> INSTRUCTIONS FOR THE TASK:
Copy each record exactly and skip its pictures.

[DATASET CONTENT Boundary: Start]

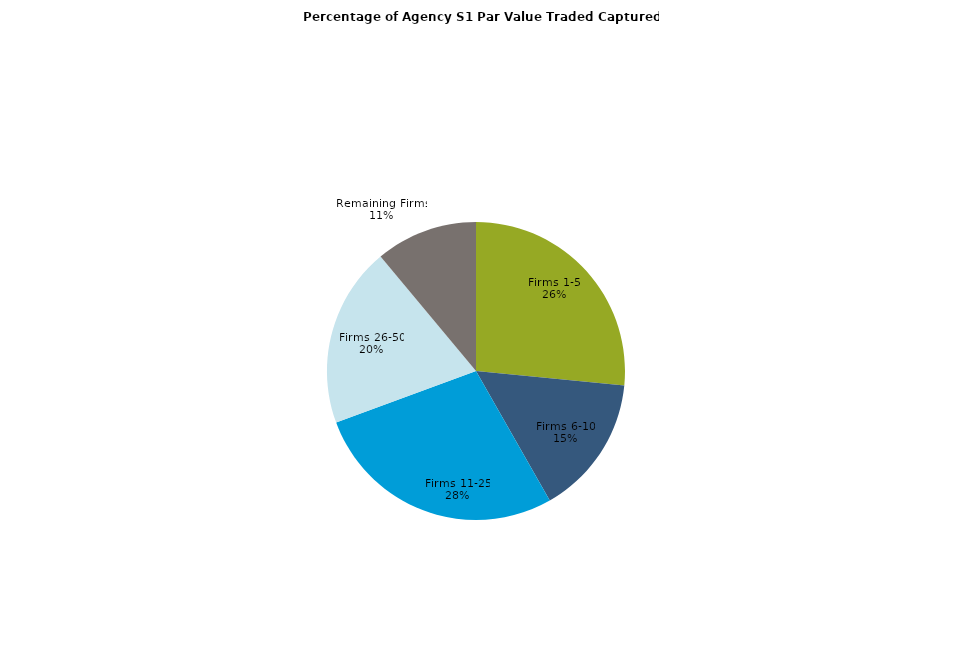
| Category | Series 0 |
|---|---|
| Firms 1-5 | 0.265 |
| Firms 6-10 | 0.152 |
| Firms 11-25 | 0.276 |
| Firms 26-50 | 0.195 |
| Remaining Firms | 0.111 |

[DATASET CONTENT Boundary: End]

> SOLUTION TO THE EXERCISE:
| Category | Series 0 |
|---|---|
| Firms 1-5 | 0.265 |
| Firms 6-10 | 0.152 |
| Firms 11-25 | 0.276 |
| Firms 26-50 | 0.195 |
| Remaining Firms | 0.111 |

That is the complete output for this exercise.